第77話ラフタリアの散々な1日

 クリスが魔王城に招待された翌日、街の冒険者ギルドの掲示板の前で、朝早くからラフタリアが依頼の確認をしていた。

 地球の時刻で言うならまだ8時前の時間帯のため、他の冒険者の数は少なく、張り出されたばかりの依頼が所狭しと並んでいる。


 「さてと、何を受けようかしら・・・昨日はほとんど何も出来なかったし、出来ればやり甲斐のある依頼が良いんだけど」


 ラフタリアは掲示板の依頼を物色しながら唸っている・・・彼女は昨日清宏達と別れた後、弓の性能を確かめる為に簡単な依頼を受けたまでは良かったのだが、調整をしなければ使い物にならなかったのだ。

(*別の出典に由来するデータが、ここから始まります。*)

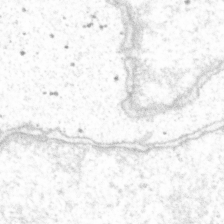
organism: Human
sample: HeLa cells
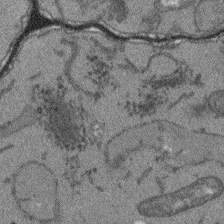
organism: Arabidopsis thaliana
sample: Root tip
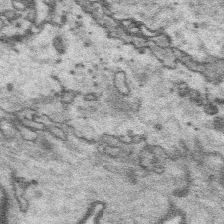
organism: Platynereis dumerilii
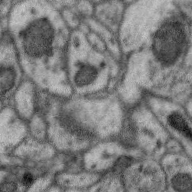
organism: Zebra finch
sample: Brain
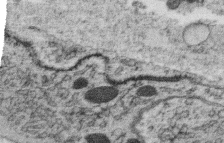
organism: C. elegans
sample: C. elegans oocyte; sperm cells
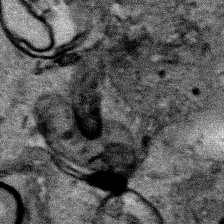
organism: Human
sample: Mitochondria in HCT116 cells
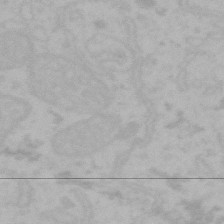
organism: Mouse
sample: Choroid plexus
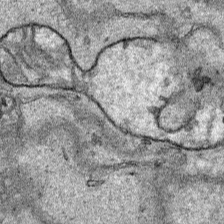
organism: Human
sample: Mitochondria in HCT116 cells
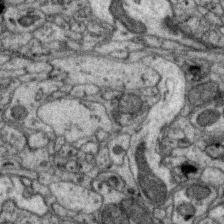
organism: Zebra finch
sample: Brain
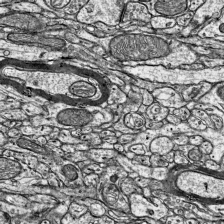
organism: Mouse
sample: Visual Cortex
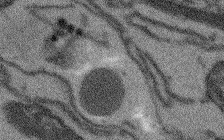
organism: Arabidopsis thaliana
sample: Root tip
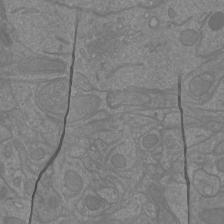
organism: Mouse
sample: Cortical neurons
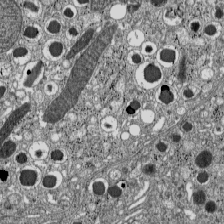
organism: C57BL Mouse
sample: Pancreatic islet
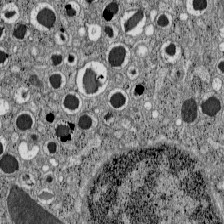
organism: C57BL Mouse
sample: Pancreatic islet
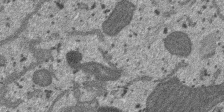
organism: Human
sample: Lung epithelial cells infected with SARS-CoV-2
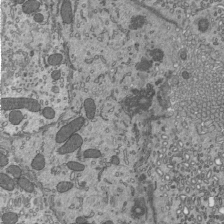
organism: Mouse
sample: Mouse epididymis efferent ductule cilia
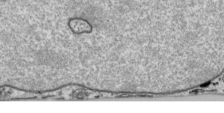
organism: Human
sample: Mitochondria in HCT116 cells
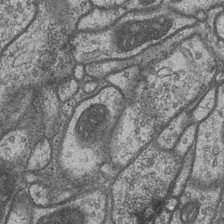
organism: Drosophila
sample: Optic medulla
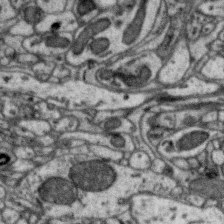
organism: Zebra finch
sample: Brain
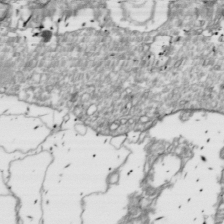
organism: Drosophila
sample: Cell division; meiosis; drosophila spermatocytes
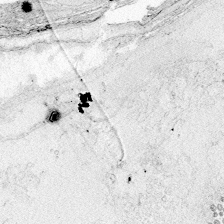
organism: Zebrafish
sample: Whole-Brain
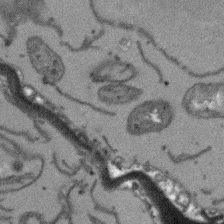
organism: Arabidopsis thaliana
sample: Root tip
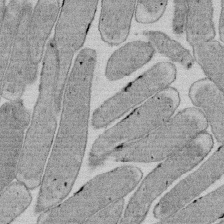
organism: E. coli
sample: Bacterial nucleoid
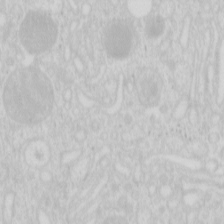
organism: Mouse
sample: Pancreas
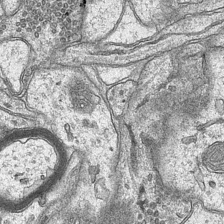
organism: Mouse
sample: CA1 Hippocampus
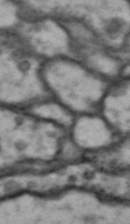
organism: Drosophila
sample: Brain
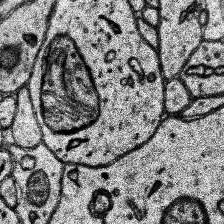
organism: Human
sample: Temporal Lobe
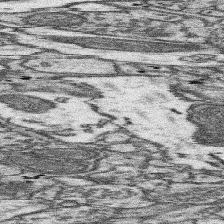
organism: Mouse
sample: Somatosensory cortex neuropil
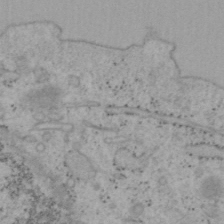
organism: Human
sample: HeLa cells
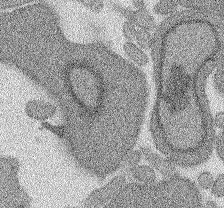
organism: Human
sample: HeLa cells
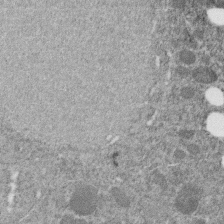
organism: C. elegans
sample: C. elegans embryo early stage
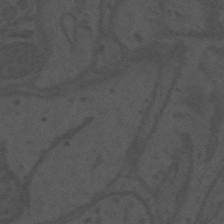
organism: Mouse
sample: Suprachiasmatic nucleus
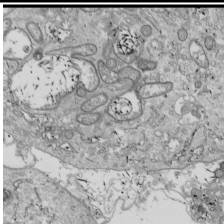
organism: Drosophila
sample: Cell division; meiosis; drosophila spermatocytes
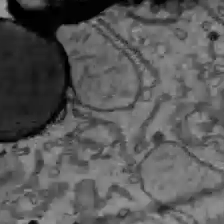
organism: C57BL Mouse
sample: Liver
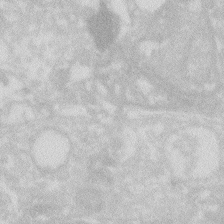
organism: Zebrafish
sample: Macrophage
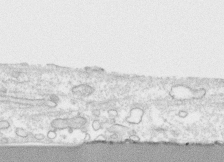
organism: Human
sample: CRL-1474
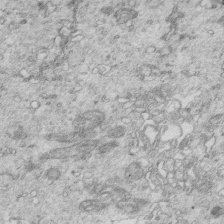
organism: Mouse
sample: Multiciliated cells
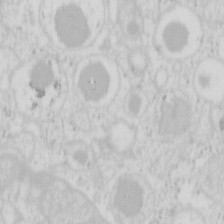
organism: Mouse
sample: Pancreas
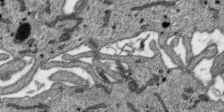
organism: Human
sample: Lung epithelial cells, uninfected (mock) control
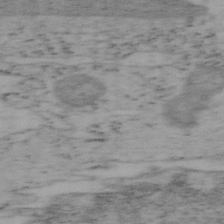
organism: Mouse
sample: OT-I killer T cells with ID8 ovarian cancer cells
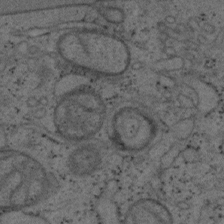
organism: Human
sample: HeLa cells
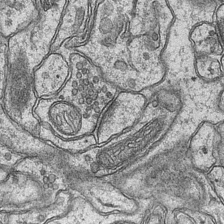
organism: Mouse
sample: CA1 Hippocampus
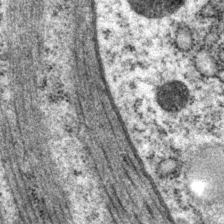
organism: P. pacificus
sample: Pharynx
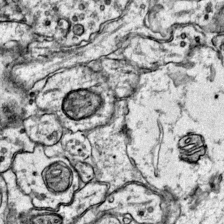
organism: Mouse
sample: Primary visual cortex
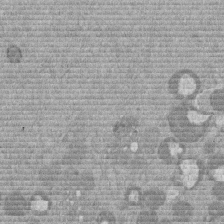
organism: Mouse
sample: Dividing mouse embryo 1 cell stage
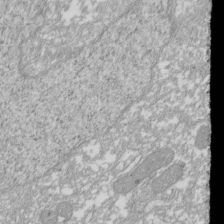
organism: Xenopus
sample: Cilia; centrioles in frog embryo cells
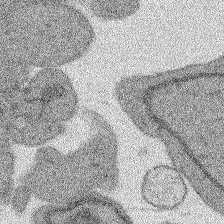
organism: Human
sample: HeLa cells
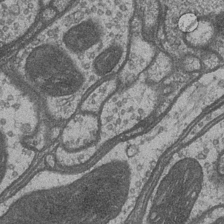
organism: Drosophila
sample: Optic medulla
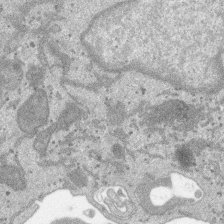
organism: Human
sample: Lung epithelial cells infected with SARS-CoV-2
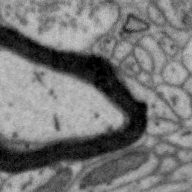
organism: Zebra finch
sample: Brain
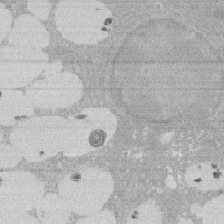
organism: Rat
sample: Salivary granule
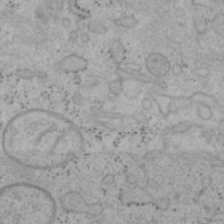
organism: Human
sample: HeLa cells
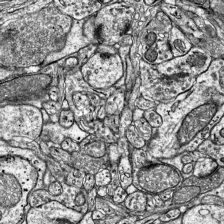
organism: Mouse
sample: Visual Cortex
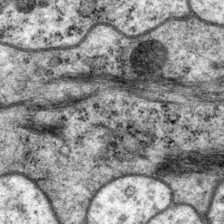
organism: P. pacificus
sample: Pharynx
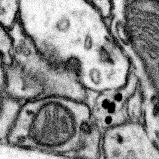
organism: Mouse
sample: Somatosensory cortex neuropil
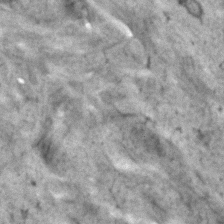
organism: Human
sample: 1205lu cells
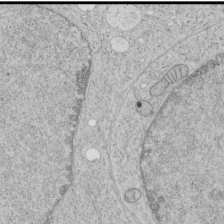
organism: Human
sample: Mitochondria in HCT116 cells
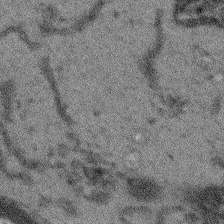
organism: Arabidopsis thaliana
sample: Root tip
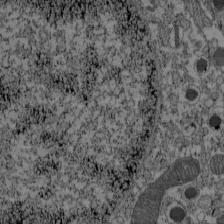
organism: C57BL Mouse
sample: Pancreatic islet
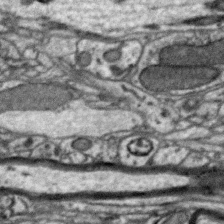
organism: Zebra finch
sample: Brain
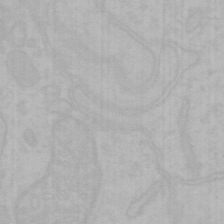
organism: Mouse
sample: Choroid plexus
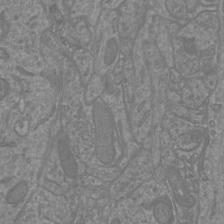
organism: Mouse
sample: Cortical neurons
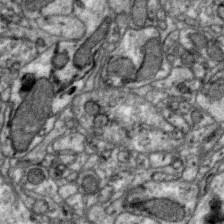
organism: Zebra finch
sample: Brain
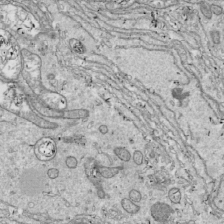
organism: Drosophila
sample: Cell division; meiosis; drosophila spermatocytes
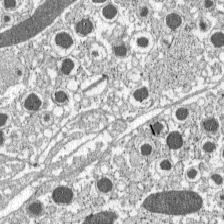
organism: C57BL Mouse
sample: Pancreatic islet
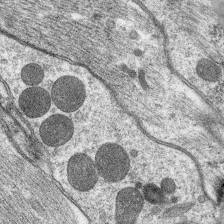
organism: C. elegans
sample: Pharynx
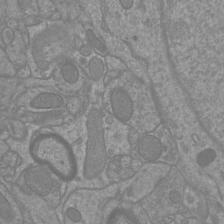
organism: Mouse
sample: Cortical neurons
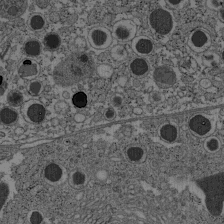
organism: C57BL Mouse
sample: Pancreatic islet
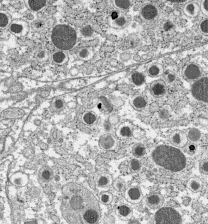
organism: C57BL Mouse
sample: Pancreatic islet
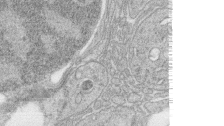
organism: Zebrafish
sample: synaptic ribbons in rod cells and cone cells
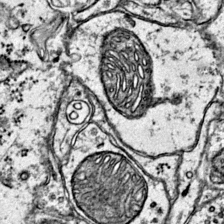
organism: Mouse
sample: Primary visual cortex
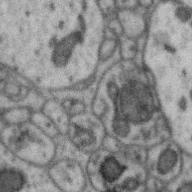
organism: Zebra finch
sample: Brain
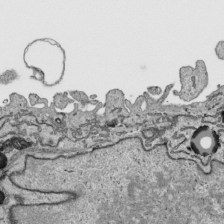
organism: Human
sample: Mitochondria in HCT116 cells
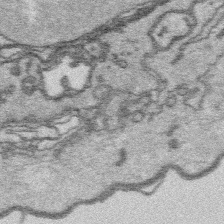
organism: Platynereis dumerilii
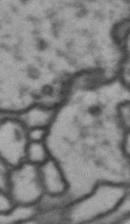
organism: Drosophila
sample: Brain
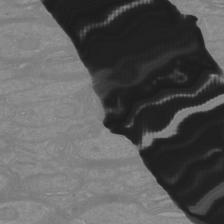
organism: Mouse
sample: Cortical neurons
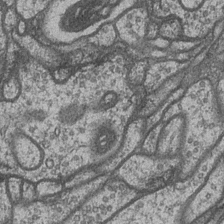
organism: Drosophila
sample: Optic medulla
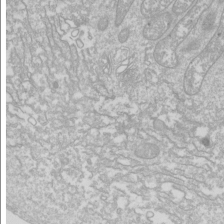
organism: Drosophila
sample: Cell division; meiosis; drosophila spermatocytes
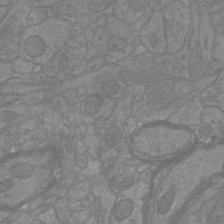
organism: Mouse
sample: Cortical neurons
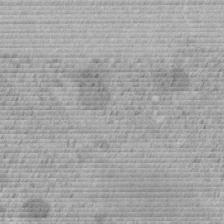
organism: C. elegans
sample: C. elegans embryo early stage
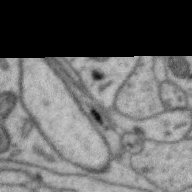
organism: Zebra finch
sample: Brain
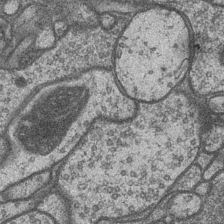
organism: Drosophila
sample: Optic medulla
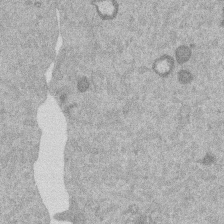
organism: Mouse
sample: Dividing mouse embryo 1 cell stage
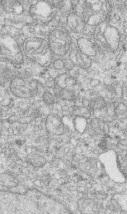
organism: Human
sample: HeLa cell HIV synapse
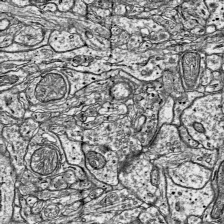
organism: Mouse
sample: Visual Cortex
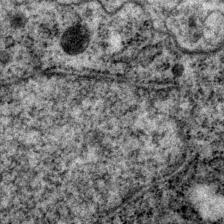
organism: P. pacificus
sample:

 その後、何とか依頼をクリアしたラフタリアは、宿に籠り弓の調整のため全ての時間を犠牲にしてしまった・・・だがその甲斐あってか、弓の調整は満足のいく仕上がりになっている。

 

 「まさか、この弓の調整があんなに面倒だったとはね・・・説明書が無かったらヤバかったわね。

 おっ・・・これなんか良さそうね!弓の性能を試すにはもってこいかも!!」


 ラフタリアは一枚の依頼書を千切って受付に向かう・・・その依頼書には、近隣の集落周辺に現れた飛竜の調査と書かれ、受注ランクはAとなっている。


 「おはよう、今日はこの依頼を受けるわね!」


 「おはようございます!ラフタリアさんは流石S級ですね・・・A級の依頼を1人で受けられるなんて凄いです!」


 依頼書を見た受付嬢は、ラフタリアを尊敬の眼差しで見つめている。


 「まぁ、討伐となると少し面倒だけど、これは調査の依頼だしね!

 もし戦う羽目になったとしても、飛竜程度なら射手の私には問題ないわよ!」


 ギルドの依頼は、基本的にパーティで受ける事が前提になっている。

 A級の依頼の場合、同じ等級のパーティでなければ達成困難であるため、例えA級であってもソロでは受注できないのだが、上の等級の冒険者であればソロでの受注が可能になっている。

 竜族に関する依頼は基本的にB級以上になるのだが、B級に分類される竜族は、ヴェロキラプトルのような陸上で生息する小型の肉食恐竜に似たものが多く、A級になると陸上に生息している大型種や飛竜がそれに該当する。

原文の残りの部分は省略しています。